Naturally, everyone is trying to guess when the punch bowl will be removed, even partly, aka taper the purchase program.  I strongly believe that the Fed should do so right away, and here are two related charts to support my opinion.

In the first chart we see that the Treasury’s account at the Fed (basically, the governments “wallet”) has been emptying fast as the money it “printed” is sent to just about every American - helicopter money.  The decline is approx. $900 billion.  That money immediately finds its way into the money market as bank deposits and money market fund assets. But, banks and funds can’t find enough actual demand for loans/securities, at least not enough that meets their credit criteria.

So, what do they do with the flood of money? They give it back to the Fed as an overnight reverse repo at 0.05% (just raised from 0%). This amount just hit yet another record today at $765 billion, second chart. 
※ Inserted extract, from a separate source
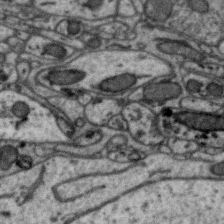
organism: Zebra finch
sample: Brain

By accepting all this enormous amount of cash, the Fed is tacitly admitting that its  QE is no longer needed since the $765 billion is 6.5 months worth of QE that can’t find any use in the real economy. And there is more cash coming from the Treasury too, as it continues to draw down its account. It's a mess created by the Fed and the Treasury and it needs to be dealt with, right away. 

Think of all this cash as a lake of highly combustible fuel.  We already see the flames of nearby fires (commodity, transport and asset inflation)... how long before it reaches the lake and sets consumer inflation raging?

My bet/hope is that the Fed is looking at all this money coming right back at it and is wondering… ummmm, do I still need to print so much of the stuff? What’s the use?

Someone is throwing around taper dates and numbers at the Fed, for sure. Soon, too, I hope.